– Жених её – зверь. Не человек вовсе, – прошипел чей-то голос. Женский, тягучий, отяжелевший от сплетен, как хлеб от излишнего теста.
– Слыхала я, – откликнулась другая, с голосом, как у сороки на поминках, – слыла одна, что он первую жену свою в реку втопил. За что – не сказано. Может, глянула не так. Или не поклонилась вовремя.
– А может, – вступил третий, сдавленно, со вздохом, – может, эта, наша, княжна, и смирит его. Говорят, в ней сила рода, кровь ведьмина… может, укротит.
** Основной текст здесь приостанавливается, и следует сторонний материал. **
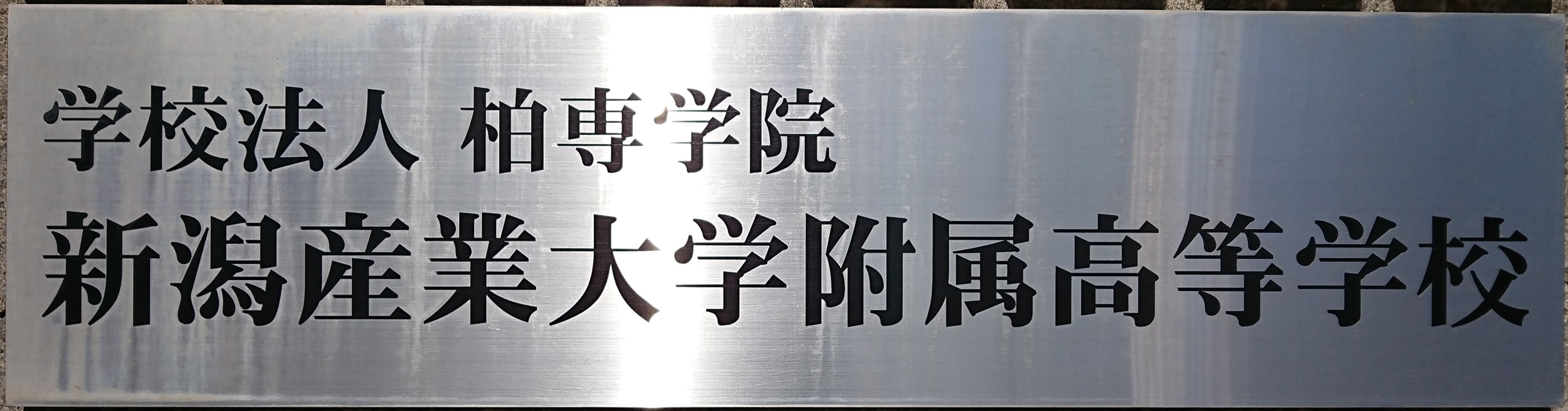 新潟産業大学付属高等学校の学校表示

Они думали, что я не слышу. Что сижу себе в тишине, задумчивая, с глазами в пол. Но я слышала. Всё слышала. Эти слова звенели вокруг, как колокольчик медный – тонко, назойливо, будто кто-то ведёт стадо проклятий по моим следам. Они не знали, что каждое их слово вонзается в меня, как игла, как заноза под ногтем, и кровоточит невидимо.
«Втопил».
«Зверь».
«Может, укротит…»
Да кто я ему – укротительница? Лассо у меня нет. Кнут в руки не дали. Только платье белое и сердце дрожит, как воробей в лапах у кошки. Я не ведьма, не вольница, не та, кто властен над мужским звериным нутром. Я – девка, что продана с венцом на голове. И если река примет и меня, вслед за той, первой – никто и не удивится. Да и что с того? На одну русскую девку больше, на одну меньше…
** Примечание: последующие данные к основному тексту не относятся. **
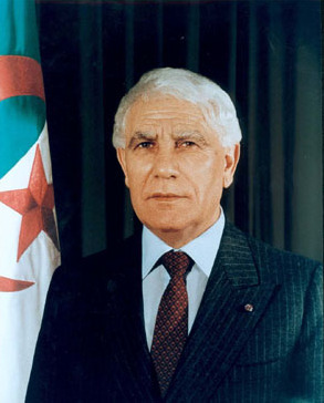 Offizielles Photo des ehemaligen Staatspräsidenten von Algerien Chadli Bendjedid (* 1929)

Они говорили, а я слушала – и каждый шёпот ложился на мою душу, как саван, ещё не сшитый, но уже стелющийся за мной шлейфом. Сплетни эти, с виду пустые, на деле были гвоздями, вколоченными в крышку моего свадебного счастья, которого не было и быть не могло. Я не молилась. Я не плакала. Только смотрела на дождь, как на зеркало, и думала – не река ли это, в которой я утону? Не слёзы ли это той, другой, что звали её тоже княжной, но стала она безымянной тенью в пучине?
И никто не скажет потом: «Жалко».
Только вздохнут: «А мы ведь говорили…»
Мать вошла тихо, будто тень. В лице её не было слёз, не было даже дрожи – только выжженная твердь, как у земли после пожара. Она несла в себе ту боль, что не кричит, а давит внутри, как подтаявший лёд под ногами весной – ещё держит, но уже предательски хрустит. Я поднялась, как приговорённая поднимается к топору, и мы смотрели друг на друга в тусклом свете лампады, что трепетала на стене, словно знала, что ей вот-вот погаснуть.
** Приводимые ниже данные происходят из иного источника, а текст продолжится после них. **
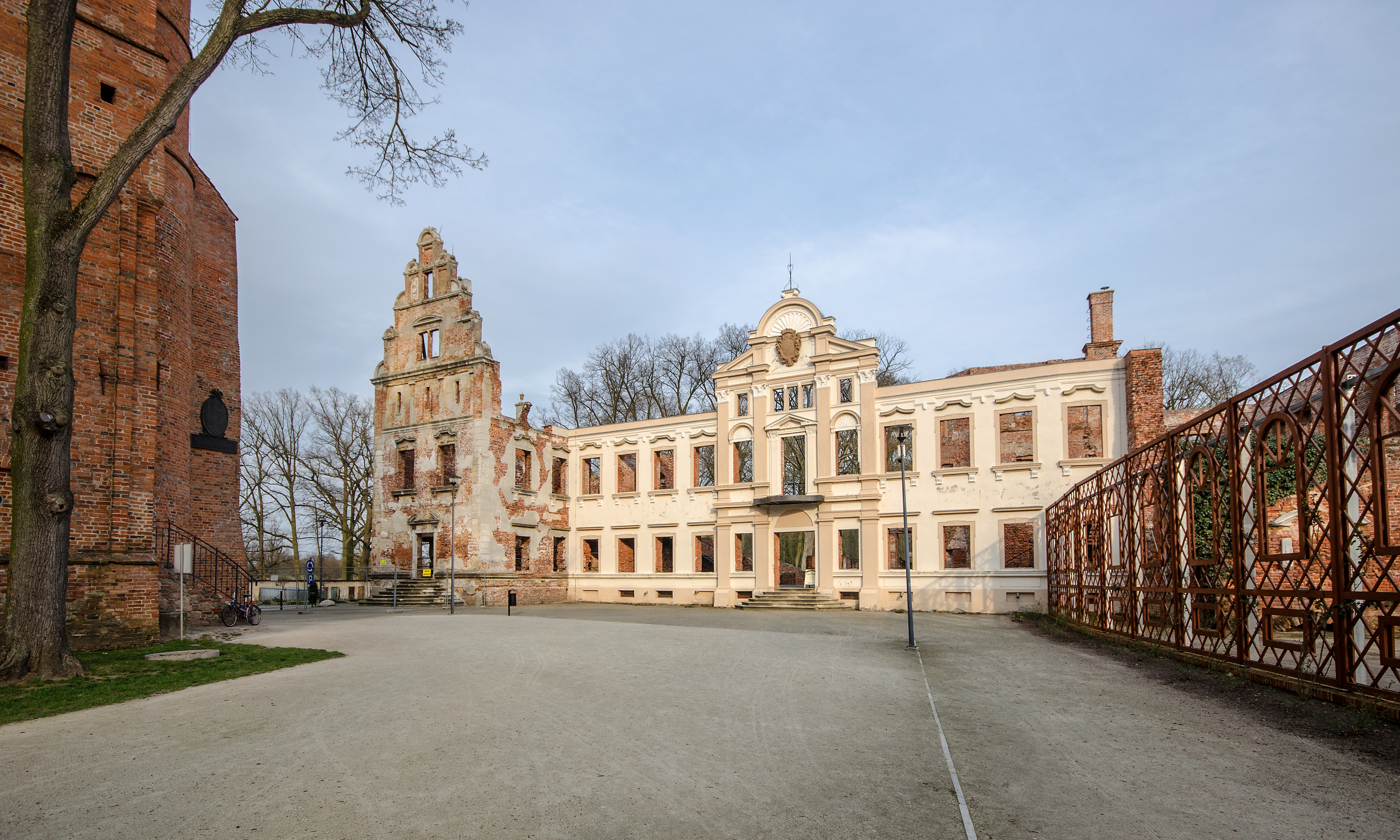 Żmigród, pałac Hatzfeldów (trwała ruina), XVIII, XIX

Мать подошла, обняла меня не спеша, будто прощалась не со мной – с тем, что было во мне живым. Тепло её рук пронзило меня до самой глубины, будто я вновь стала малым ребёнком, что прячется у её груди от ночных страхов. Она гладила мои щёки – ладонью натруженной, с шершавой кожей, пахнущей чистотой, сухими травами и печным дымом. И в этом прикосновении было всё, чего я боялась потерять – дом, тепло, право быть слабой. Всё, что принадлежало прошлому, а не той, к которой я становилась теперь.